Beverly Hills, it ain’t. But Baltimore is a whole lot better than Homs, and it’s one of the only U.S. cities with elected officials who are extremely eager to open the gates to Middle East refugees. Mayor Stephanie Rawlings-Blake, who last year established an Office of Immigrant and Multicultural Affairs, has gone on the record stating her dedication to making Baltimore among America’s most accessible cities for refugees, mostly through homebuyer grants and by easing them through the bureaucratic process:

“We are certainly supportive of refugees from Syria coming to Baltimore; this speaks to our deepest values as Americans. Baltimore City has been and will continue to be a beacon of freedom and opportunity for refugees seeking a home to grow and prosper.”

Poet and musical artist Saul Williams speaks on the many societal benefits of diversity and inclusion.

Baltimore or Less

Why is Rawlings-Blake so gung-ho about welcoming refugees to her city? We can certainly choose to take her words at face value: It may very well be a matter of doing the right thing.

Of course there’s also this: Baltimore was one of the country’s top 10 most populous cities from the country’s inception through the 1970s, when dried-up industry and white-flight mentality spurred a major flow of emigration. By 2010, it ranked 23rd. In 2020, it could fall out of the top 30 completely.

Fewer residents means less tax revenue. Less tax revenue means blight and crumbling infrastructure. Economic decline sets in. Buildings remain empty. Opportunity vanishes. Crime rises.

It doesn’t help that Baltimore’s been a civic PR disaster over the past decade. The city’s public image has been defined by race issues, riots, and drugs (it’s never a good thing when your city’s unofficial motto is “where The Wire was set”). While cities like Pittsburgh have found ways to reinvent themselves in the post-industrial Northeast, Baltimore has spun its wheels searching for a new identity.

The thought of several thousand asylum-seekers moving in and going wacko for (Joe) Flacco has got to bring excitement to city officials anxious to move past Gray and toward a brighter future by the bay.

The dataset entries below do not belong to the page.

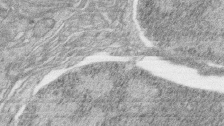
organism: Zebrafish
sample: synaptic ribbons in rod cells and cone cells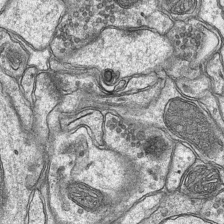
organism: Mouse
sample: CA1 Hippocampus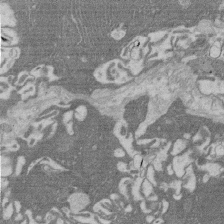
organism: Rat
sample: Salivary granule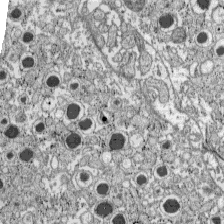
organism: C57BL Mouse
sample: Pancreatic islet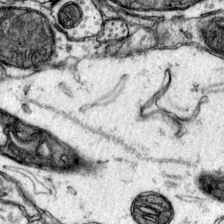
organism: Mouse
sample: Primary visual cortex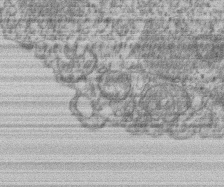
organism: Mouse
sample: T cell stromal cell synapse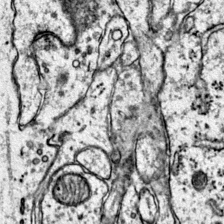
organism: Mouse
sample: Primary visual cortex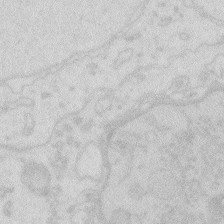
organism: Zebrafish
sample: Macrophage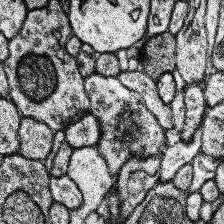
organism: Human
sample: Temporal Lobe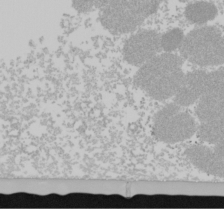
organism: Mouse
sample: Cancer cell death in ED-1 cells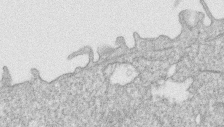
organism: Human
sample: HeLa cell HIV synapse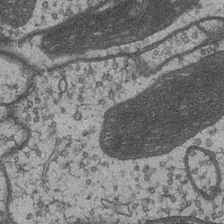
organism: Drosophila
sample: Optic medulla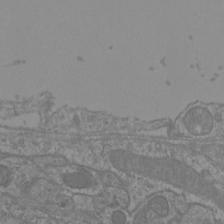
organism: Mouse
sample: Cortical neurons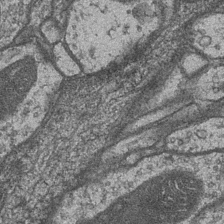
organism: Drosophila
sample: Optic medulla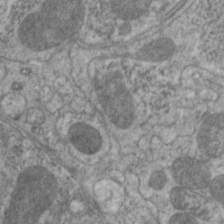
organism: C. elegans
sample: Pharynx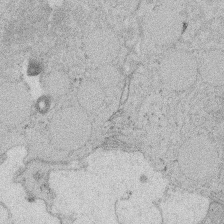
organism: Rat
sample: Salivary granule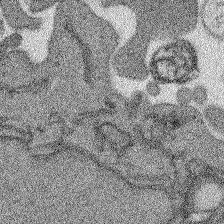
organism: Human
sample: HeLa cells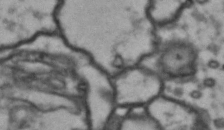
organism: Drosophila
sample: Brain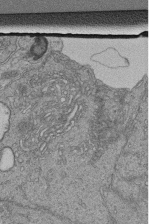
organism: Human
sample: Retinal organoid Rod and Cone cells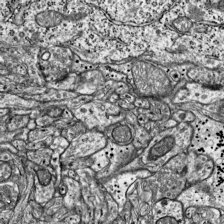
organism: Mouse
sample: Visual Cortex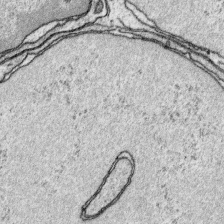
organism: Platynereis dumerilii
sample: Parapodia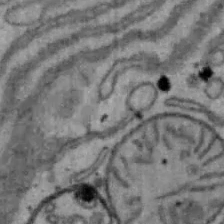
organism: Mouse
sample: Liver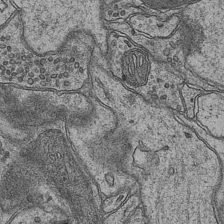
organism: Mouse
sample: CA1 Hippocampus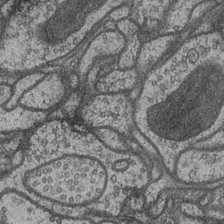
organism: Drosophila
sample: Optic medulla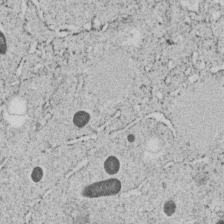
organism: C. elegans
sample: C. elegans embryo early stage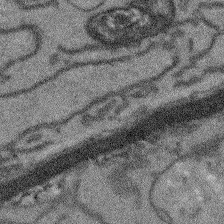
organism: Arabidopsis thaliana
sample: Root tip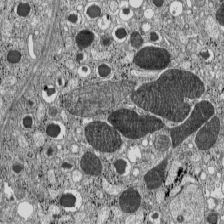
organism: C57BL Mouse
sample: Pancreatic islet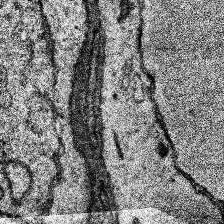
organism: Human
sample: Temporal Lobe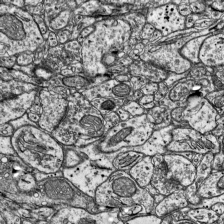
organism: Mouse
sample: Visual Cortex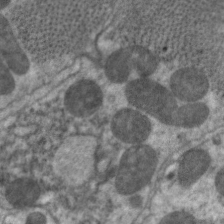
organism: C. elegans
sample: Pharynx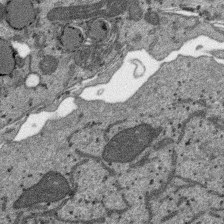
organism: Human
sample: Lung epithelial cells infected with SARS-CoV-2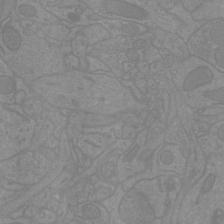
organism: Mouse
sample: Cortical neurons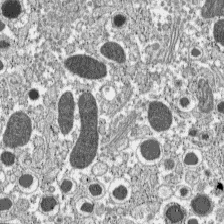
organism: C57BL Mouse
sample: Pancreatic islet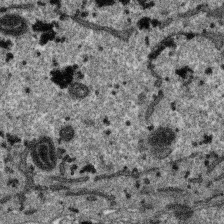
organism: Human
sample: Lung epithelial cells infected with SARS-CoV-2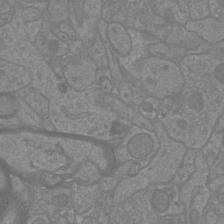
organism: Mouse
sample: Cortical neurons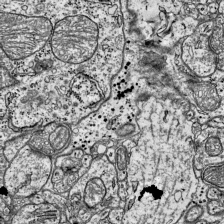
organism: Mouse
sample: Visual Cortex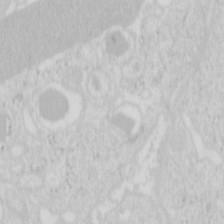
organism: Mouse
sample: Pancreas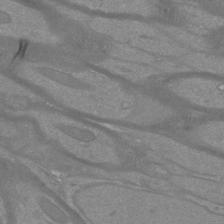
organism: Mouse
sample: Cortical neurons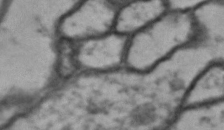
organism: Drosophila
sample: Brain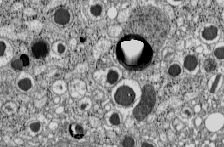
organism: C57BL Mouse
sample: Pancreatic islet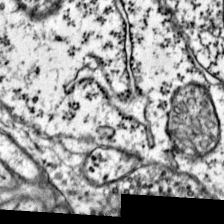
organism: Mouse
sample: Primary visual cortex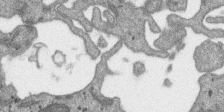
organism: Human
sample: Lung epithelial cells infected with SARS-CoV-2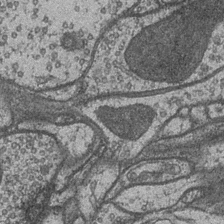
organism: Drosophila
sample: Optic medulla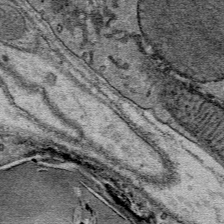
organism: Mouse
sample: Mouse Salivary gland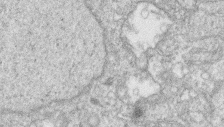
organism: Human
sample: HeLa cell HIV synapse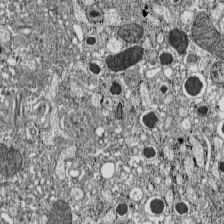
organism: C57BL Mouse
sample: Pancreatic islet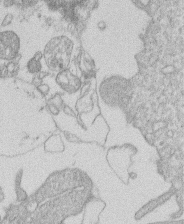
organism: Human
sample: Macrophage cells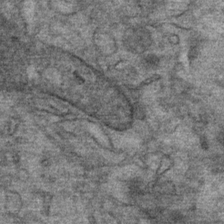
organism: Mouse
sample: Mouse Salivary gland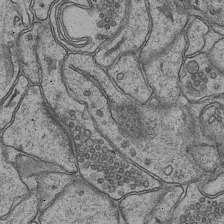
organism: Mouse
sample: CA1 Hippocampus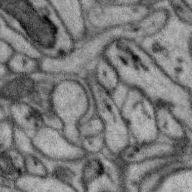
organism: Zebra finch
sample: Brain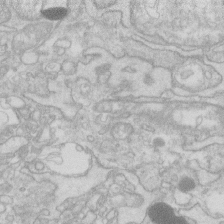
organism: Human
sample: Fibroblast cells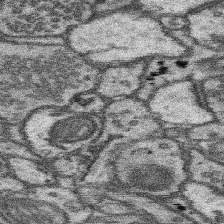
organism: Mouse
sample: Somatosensory cortex neuropil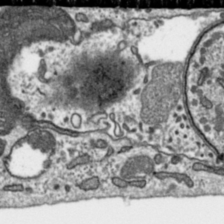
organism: Toxoplasma gondii
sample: Parasites in a vacuole inside a host cell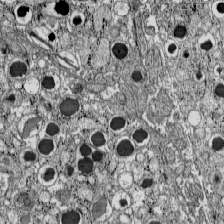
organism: C57BL Mouse
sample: Pancreatic islet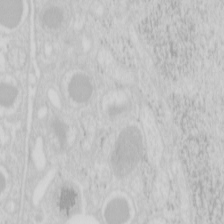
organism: Mouse
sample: Pancreas

Robert Montenegro is a writer, playwright, and dramaturg who lives in Washington DC. His beats include the following: tech, history, sports, geography, culture, and whatever Elon Musk has said on Twitter over the past couple days. He is a graduate of Loyola Marymount University in Los Angeles.You can follow him on Twitter at @Monteneggroll and visit his po’dunk website at robertmontenegro.com.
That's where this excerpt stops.